Because of the need for subsea intervention for subsea pig launching and receiving, this is best approached as a contingency provision for service that would require only very infrequent pigging. It is possible that a loaded pig launcher could be pre-installed on a subsea structure (FLET or manifold) prior to initial deployment so that subsea intervention would not be required the first time. Subsea pig launchers and receivers have not found wide usage. They are typically unique, project-specific designs.
2.5 Future Development, Expansion
Good field development planning requires making provisions for future development or expansion. Unfortunately, contingency provisions usually add cost, and it is often very difficult to foresee what the future development needs may be. The following are some future development planning ideas the subsea field development planners might consider:
Allow space for future satellite wells, including rig access. Make subsea trees compatible with piggy back flowbases (like used on GirRI Phase 1), such that future wells can be tied back to the manifold or platform via existing well jumpers or flowlines.
Provide spare subsea manifold valves and flowline tie-in provisions. Provide spare slots in templates for future wells.
Allow for tie-in of a “piggy back” manifold, e.g. via a removable pigging loop.
Allow space for future flowlines, or size flowlines to handle future capacity. Provide space for future risers on the production platform, or pre-install risers.

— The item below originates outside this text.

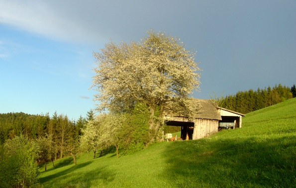 Landschaft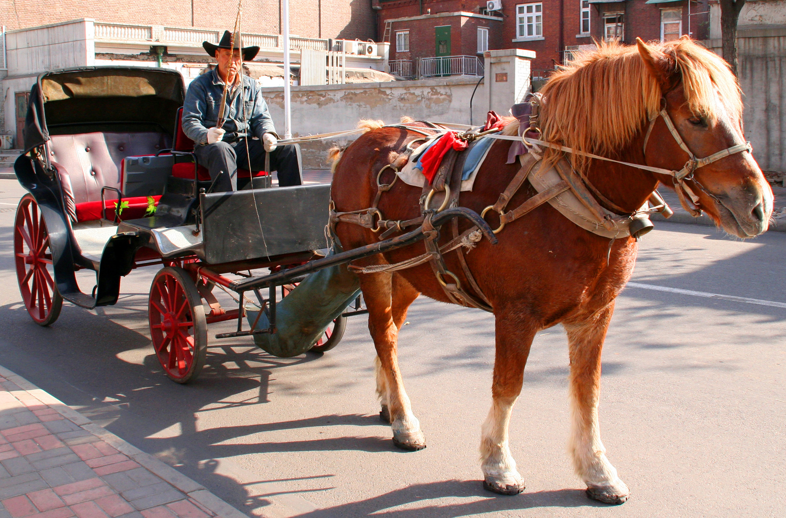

Design capacity for future wells into the production control system and production control umbilicals. Allow space for future umbilicals. Provide interfaces for additional flying leads on subsea manifolds or subsea trees.
Make provisions for future gas lift, such as pre-installing gas lift flowlines or configuring tree to accommodate a future gas lift tie-in.
Plan for future gas injection wells or water flood wells taking into account all the issues raised above for production well.
Design thermal insulation on existing facilities to be sufficient for future manifolds or wells tied back to the existing facilities from a greater distance.